**YOUR TASK**
Please repeat, exactly and without pictures, the lines of the entries below that run from the one containing "393 | -119 |" through the one containing "-93204 | -97222 |".

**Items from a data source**

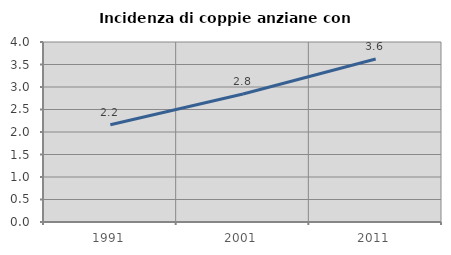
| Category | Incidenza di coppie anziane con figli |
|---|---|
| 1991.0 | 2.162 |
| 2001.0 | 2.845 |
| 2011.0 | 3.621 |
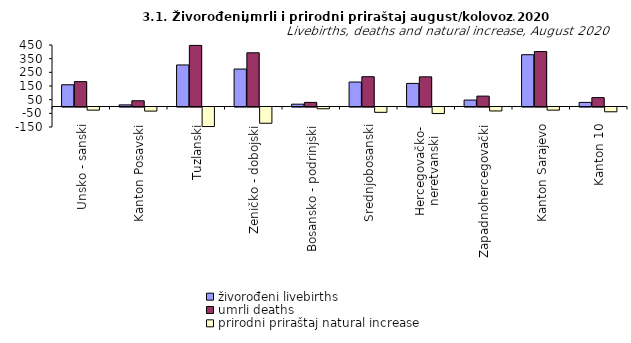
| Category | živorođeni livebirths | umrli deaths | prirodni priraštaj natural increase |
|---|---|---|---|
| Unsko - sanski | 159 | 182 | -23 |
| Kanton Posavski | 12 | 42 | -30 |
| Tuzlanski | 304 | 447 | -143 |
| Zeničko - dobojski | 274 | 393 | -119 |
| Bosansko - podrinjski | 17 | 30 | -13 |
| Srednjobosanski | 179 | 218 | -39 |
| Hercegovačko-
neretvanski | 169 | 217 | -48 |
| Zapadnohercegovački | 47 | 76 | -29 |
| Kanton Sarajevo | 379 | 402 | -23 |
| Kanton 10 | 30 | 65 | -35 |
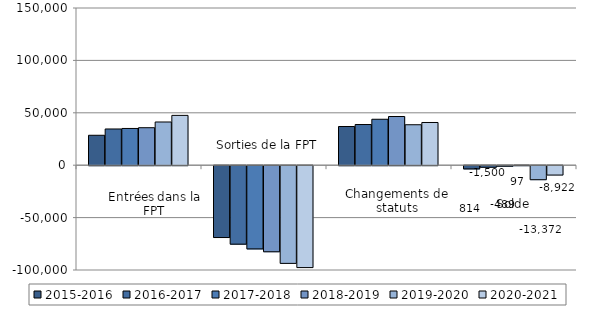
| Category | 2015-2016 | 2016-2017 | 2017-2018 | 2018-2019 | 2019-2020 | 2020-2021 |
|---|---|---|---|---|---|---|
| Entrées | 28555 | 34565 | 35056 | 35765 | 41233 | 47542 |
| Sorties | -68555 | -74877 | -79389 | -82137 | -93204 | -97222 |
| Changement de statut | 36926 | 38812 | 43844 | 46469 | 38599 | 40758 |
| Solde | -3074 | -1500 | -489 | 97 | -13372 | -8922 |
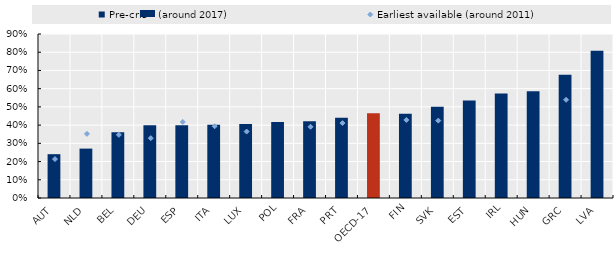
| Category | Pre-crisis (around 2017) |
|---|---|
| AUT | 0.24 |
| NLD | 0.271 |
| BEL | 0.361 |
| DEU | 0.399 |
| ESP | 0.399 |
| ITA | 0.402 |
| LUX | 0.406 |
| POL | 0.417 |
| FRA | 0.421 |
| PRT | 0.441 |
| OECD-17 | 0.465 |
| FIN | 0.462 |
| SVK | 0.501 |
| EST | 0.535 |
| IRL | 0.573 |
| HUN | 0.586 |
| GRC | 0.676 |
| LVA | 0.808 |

**RESULT BELOW**
| Zeničko - dobojski | 274 | 393 | -119 |
| Bosansko - podrinjski | 17 | 30 | -13 |
| Srednjobosanski | 179 | 218 | -39 |
| Hercegovačko-
neretvanski | 169 | 217 | -48 |
| Zapadnohercegovački | 47 | 76 | -29 |
| Kanton Sarajevo | 379 | 402 | -23 |
| Kanton 10 | 30 | 65 | -35 |
| Category | 2015-2016 | 2016-2017 | 2017-2018 | 2018-2019 | 2019-2020 | 2020-2021 |
|---|---|---|---|---|---|---|
| Entrées | 28555 | 34565 | 35056 | 35765 | 41233 | 47542 |
| Sorties | -68555 | -74877 | -79389 | -82137 | -93204 | -97222 |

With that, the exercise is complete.